In 1165, Ibn Mardanish was defeated in the Battle of Fahs al-Jullab by the Almohads. In 1172 Murcia was taken by the Almohads, and from 1223 to 1243 it became the capital of an independent kingdom. In 1243 it was conquered and under the Treaty of Alcaraz swore fealty to Castille.

===Aragon then Castile===

Banner of the Castilian Realm of Murcia

James II called Jaume II el Just or the Just, a grandson of James I, initiated in 1296 a final impulse of his army further southwards than the Biar-Busot pacts. His campaign aimed at the fertile countryside around Murcia whose local Muslim rulers were bound by pacts with Castile and governing by proxy on behalf of this kingdom; Castilian troops often raided the area to assert a sovereignty which, in any case, was not stable but characterized by the typical skirmishes and ever changing alliances of a frontier territory.

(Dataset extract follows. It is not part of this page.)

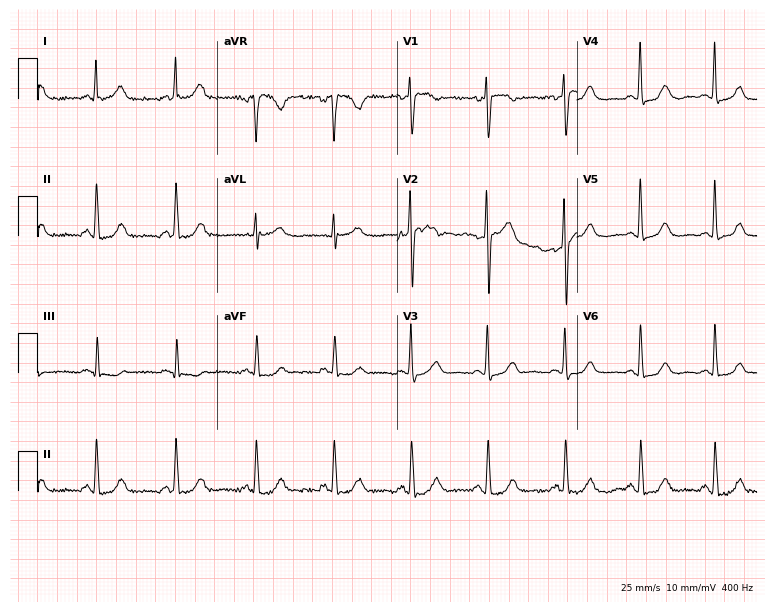
Electrocardiogram (7.3-second recording at 400 Hz), a 64-year-old woman. Overall reading on record: normal ECG.
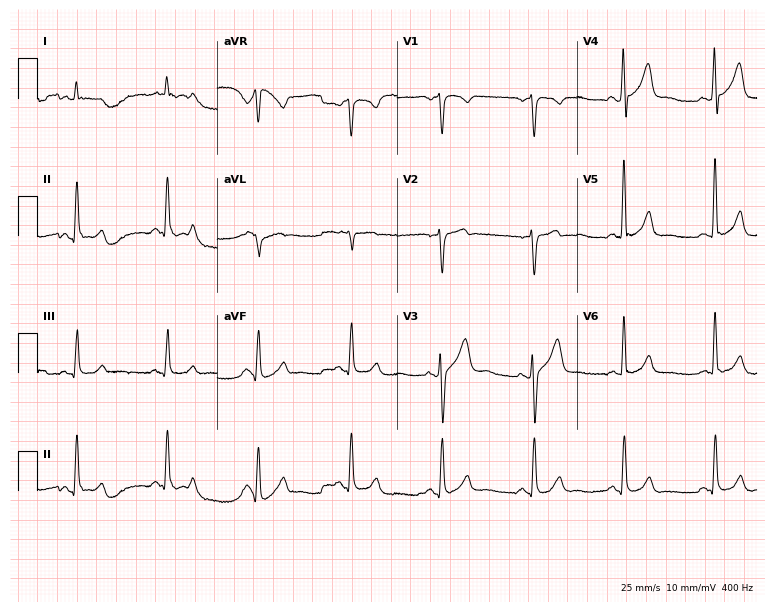
ECG — a male, 55 years old. Screened for six findings — first-degree AV block, right bundle branch block (RBBB), left bundle branch block (LBBB), sinus bradycardia, atrial fibrillation (AF), sinus tachycardia — none is recorded. Findings outside these six are not listed.

The Castilians, led by King Alfonso X, took the Kingdom of Murcia at the end of this period, when large numbers of immigrants from north Catalonia and Provence settled in the town; Catalan names are still not uncommon. In 1296, Murcia and its region were transferred to the Crown of Aragon, but in 1304, in virtue of the Treaty of Torrellas, it was finally incorporated as part of the Crown of Castile.

==List of rulers==
From 1012 to around 1049, Murcia was ruled by the rulers of the taifas of Almería, Valencia or Dénia.

===Tahirids===
- c. 1049 – 1063: Abu Bakr Ahmad ibn Tahir
- 1063–1078: Muhammad ibn Ahmad ibn Tahir
- To Seville
- Almoravid conquest, 1091
- 1096–1097: Abu Ja'far Ahmad ibn Abi Ja'far Abd al-Rahman Ibn Tahir
- Almoravid conquest

===Hudids===
- 1145–1147: Abu Muhammad Abd Allah ibn Iyad
  - 1146: Abd Allah ibn Faraj al-Thaghri, rival

Throwing off Almoravid authority, Ibn Iyad of Murcia recognized the supremacy of the Hudid ruler Sayf al-Dawla in 1146.

- 1148–1172: Ibn Mardanish
- Almohad conquest
- 1228–1238: Abu Abdallah Muhammad ibn Yusuf Ibn Hud al-Mutawakkil
- 1238–1239: Abu Bakr Muhammad ibn Muhammad al-Wathiq (first time)
- 1239–1241: Diya' al-Dawla al-'AzIz ibn 'Abd al-Malik
- 1241–1262: Abu Ja'far Baha' al-Dawla Muhammad Ibn Hud
- 1262–1264: Muhammad ibn Abi Ja'far Muhammad
- 1264–????: Abu Bakr Muhammad ibn Muhammad al-Wathiq (second time)

Sometime between 1264 and the Aragonese conquest of 1266, Abu Bakr was overthrown by Abdallah ibn Ali of the Banu Ashqilula, allies of the Nasrids of Granada.